[Collected data entries]

·····

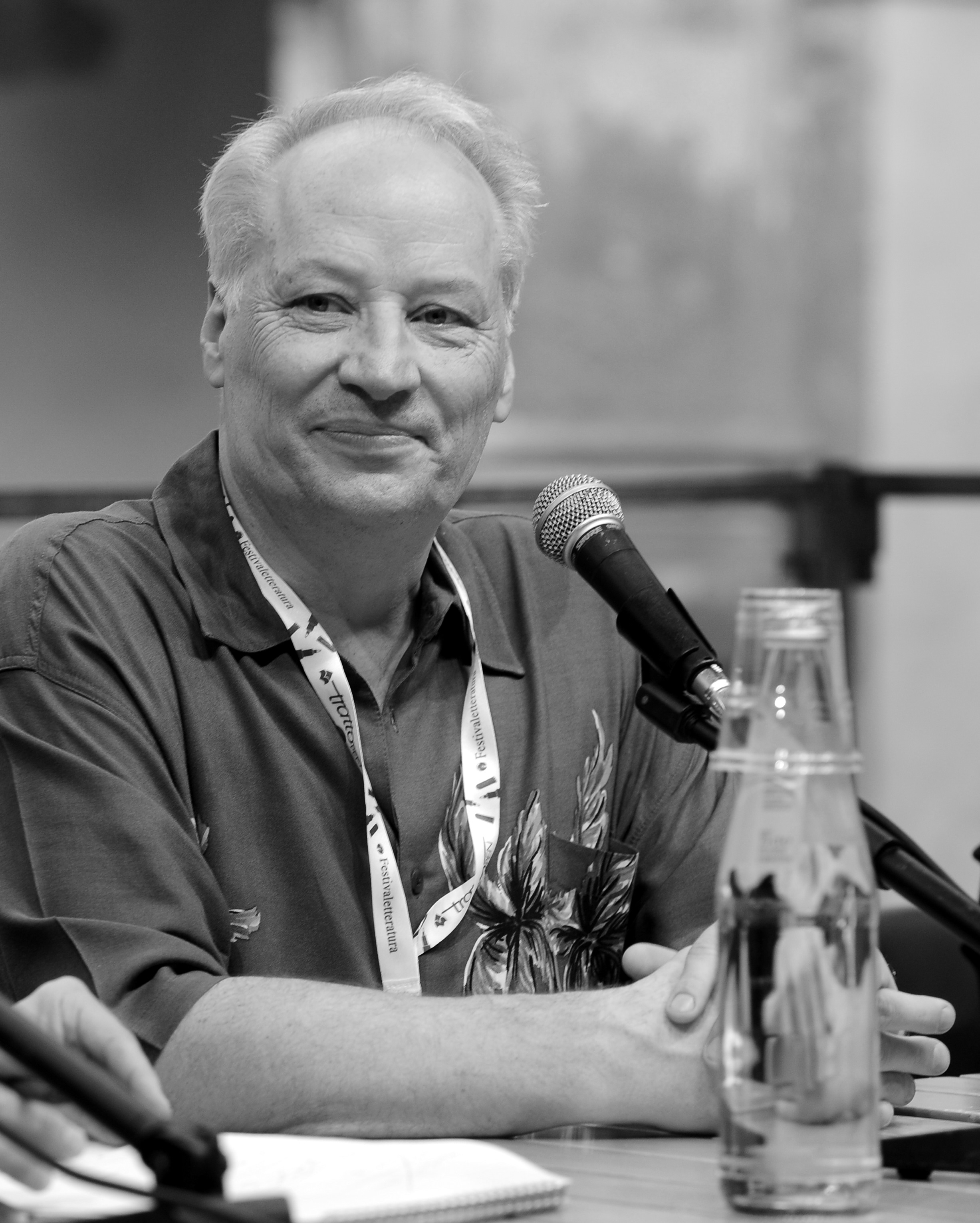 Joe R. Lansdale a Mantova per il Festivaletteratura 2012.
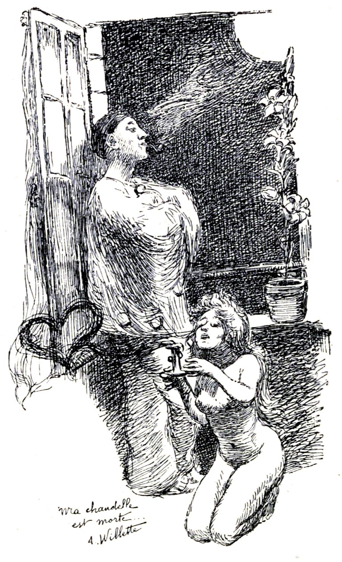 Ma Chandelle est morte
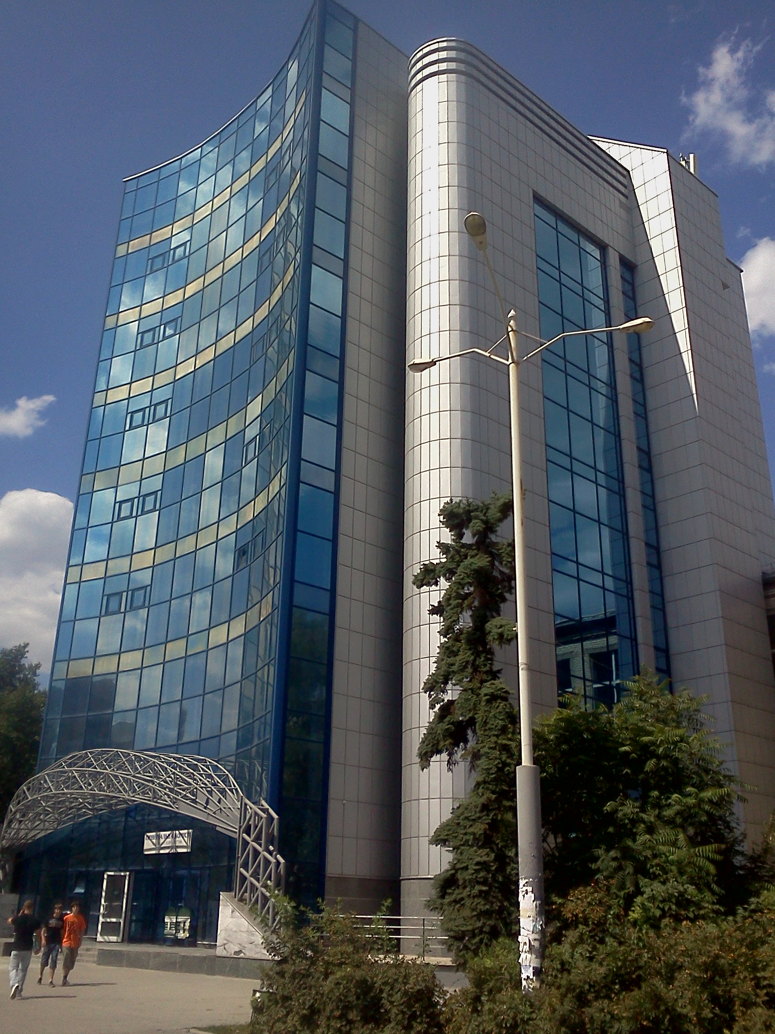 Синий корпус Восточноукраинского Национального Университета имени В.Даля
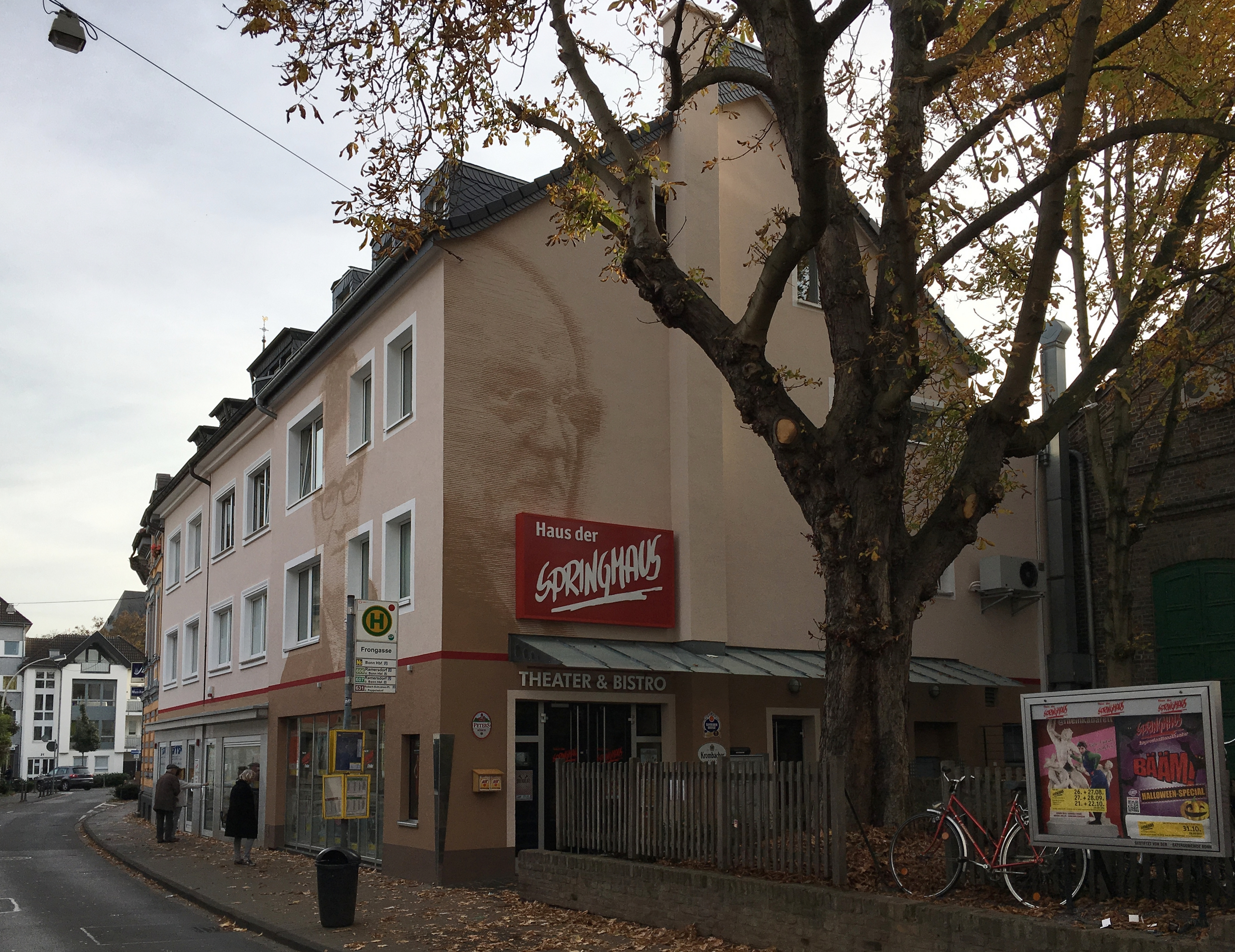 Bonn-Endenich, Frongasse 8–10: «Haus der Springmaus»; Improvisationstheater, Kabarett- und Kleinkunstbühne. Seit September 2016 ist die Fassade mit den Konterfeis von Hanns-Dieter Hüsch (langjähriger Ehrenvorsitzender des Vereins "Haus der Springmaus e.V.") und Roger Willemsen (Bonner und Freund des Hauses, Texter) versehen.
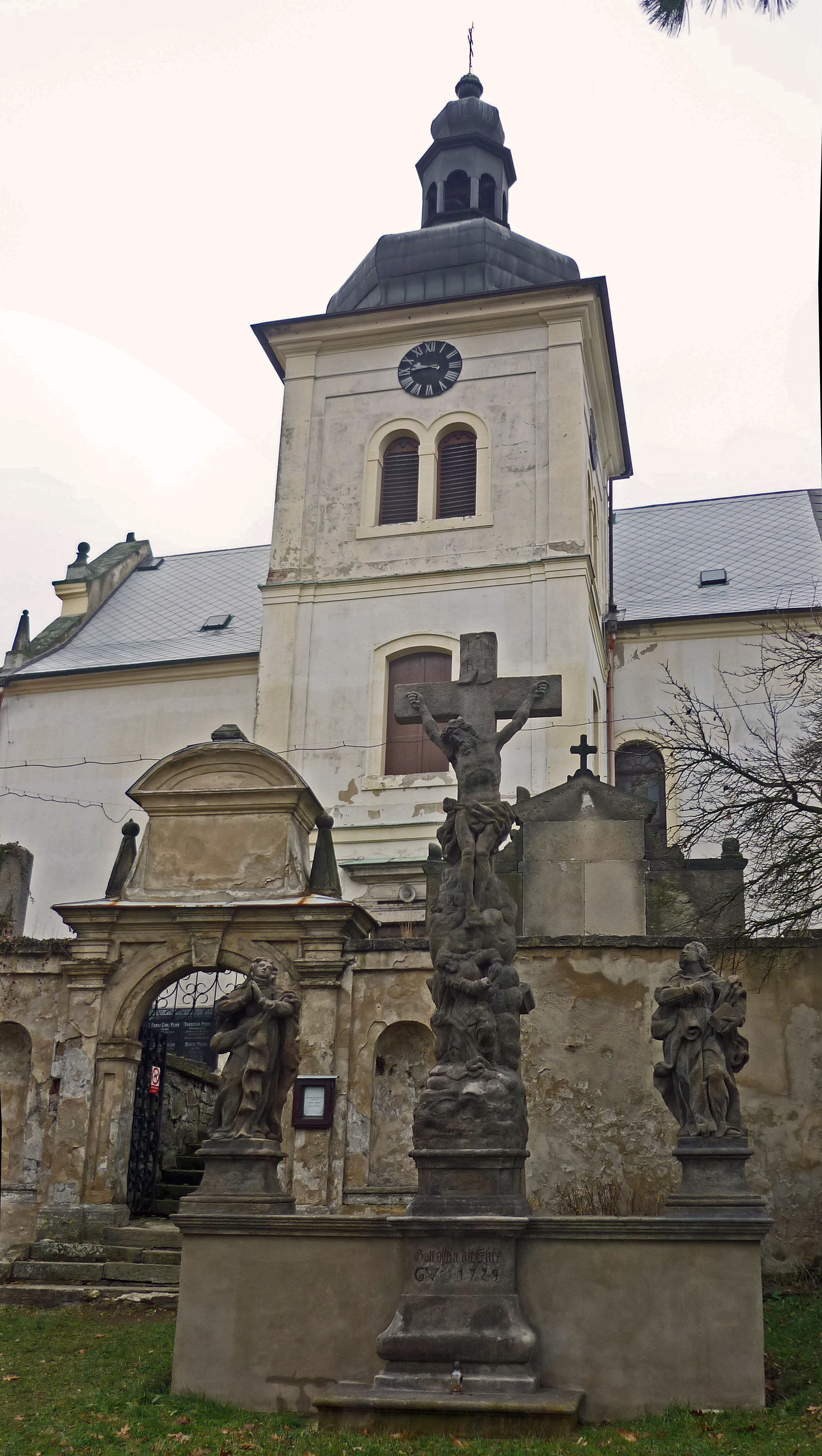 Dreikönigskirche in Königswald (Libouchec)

·····

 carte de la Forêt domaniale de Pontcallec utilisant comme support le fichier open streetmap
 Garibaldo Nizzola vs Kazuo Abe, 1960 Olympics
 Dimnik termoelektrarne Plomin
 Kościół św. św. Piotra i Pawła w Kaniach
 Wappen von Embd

·····

## EXERCISE DESCRIPTION
Your answer should be the lines above from the one containing "Dimnik termoelektrarne Plomin" through the one containing "Wappen von Embd", copied exactly and with both ends kept.

## WORKED SOLUTION
 Dimnik termoelektrarne Plomin
 Kościół św. św. Piotra i Pawła w Kaniach
 Wappen von Embd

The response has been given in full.